=== TASK DIRECTIONS ===
Below are some records. Write out the lines from the one containing "Week 21 | 0 |" to the last line, word for word, leaving out pictures.

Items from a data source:
##########

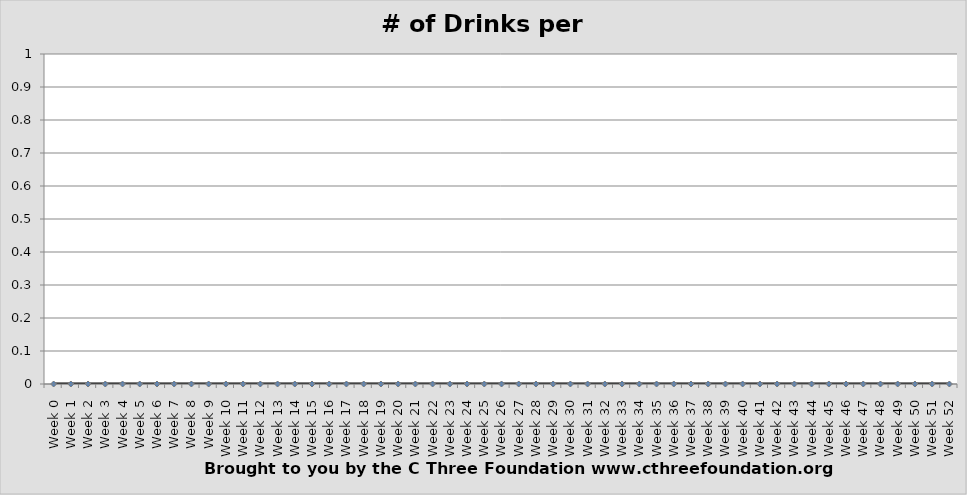
| Category | # of Drinks |
|---|---|
| Week 0 | 0 |
| Week 1 | 0 |
| Week 2 | 0 |
| Week 3 | 0 |
| Week 4 | 0 |
| Week 5 | 0 |
| Week 6 | 0 |
| Week 7 | 0 |
| Week 8 | 0 |
| Week 9 | 0 |
| Week 10 | 0 |
| Week 11 | 0 |
| Week 12 | 0 |
| Week 13 | 0 |
| Week 14 | 0 |
| Week 15 | 0 |
| Week 16 | 0 |
| Week 17 | 0 |
| Week 18 | 0 |
| Week 19 | 0 |
| Week 20 | 0 |
| Week 21 | 0 |
| Week 22 | 0 |
| Week 23 | 0 |
| Week 24 | 0 |
| Week 25 | 0 |
| Week 26 | 0 |
| Week 27 | 0 |
| Week 28 | 0 |
| Week 29 | 0 |
| Week 30 | 0 |
| Week 31 | 0 |
| Week 32 | 0 |
| Week 33 | 0 |
| Week 34 | 0 |
| Week 35 | 0 |
| Week 36 | 0 |
| Week 37 | 0 |
| Week 38 | 0 |
| Week 39 | 0 |
| Week 40 | 0 |
| Week 41 | 0 |
| Week 42 | 0 |
| Week 43 | 0 |
| Week 44 | 0 |
| Week 45 | 0 |
| Week 46 | 0 |
| Week 47 | 0 |
| Week 48 | 0 |
| Week 49 | 0 |
| Week 50 | 0 |
| Week 51 | 0 |
| Week 52 | 0 |
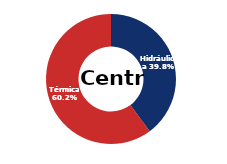
| Category | Centro |
|---|---|
| Eólica | 0 |
| Hidráulica | 1642.156 |
| Solar | 0.006 |
| Térmica | 2478.839 |

##########

=== OUTPUT OF THE EXERCISE ===
| Week 21 | 0 |
| Week 22 | 0 |
| Week 23 | 0 |
| Week 24 | 0 |
| Week 25 | 0 |
| Week 26 | 0 |
| Week 27 | 0 |
| Week 28 | 0 |
| Week 29 | 0 |
| Week 30 | 0 |
| Week 31 | 0 |
| Week 32 | 0 |
| Week 33 | 0 |
| Week 34 | 0 |
| Week 35 | 0 |
| Week 36 | 0 |
| Week 37 | 0 |
| Week 38 | 0 |
| Week 39 | 0 |
| Week 40 | 0 |
| Week 41 | 0 |
| Week 42 | 0 |
| Week 43 | 0 |
| Week 44 | 0 |
| Week 45 | 0 |
| Week 46 | 0 |
| Week 47 | 0 |
| Week 48 | 0 |
| Week 49 | 0 |
| Week 50 | 0 |
| Week 51 | 0 |
| Week 52 | 0 |
| Category | Centro |
|---|---|
| Eólica | 0 |
| Hidráulica | 1642.156 |
| Solar | 0.006 |
| Térmica | 2478.839 |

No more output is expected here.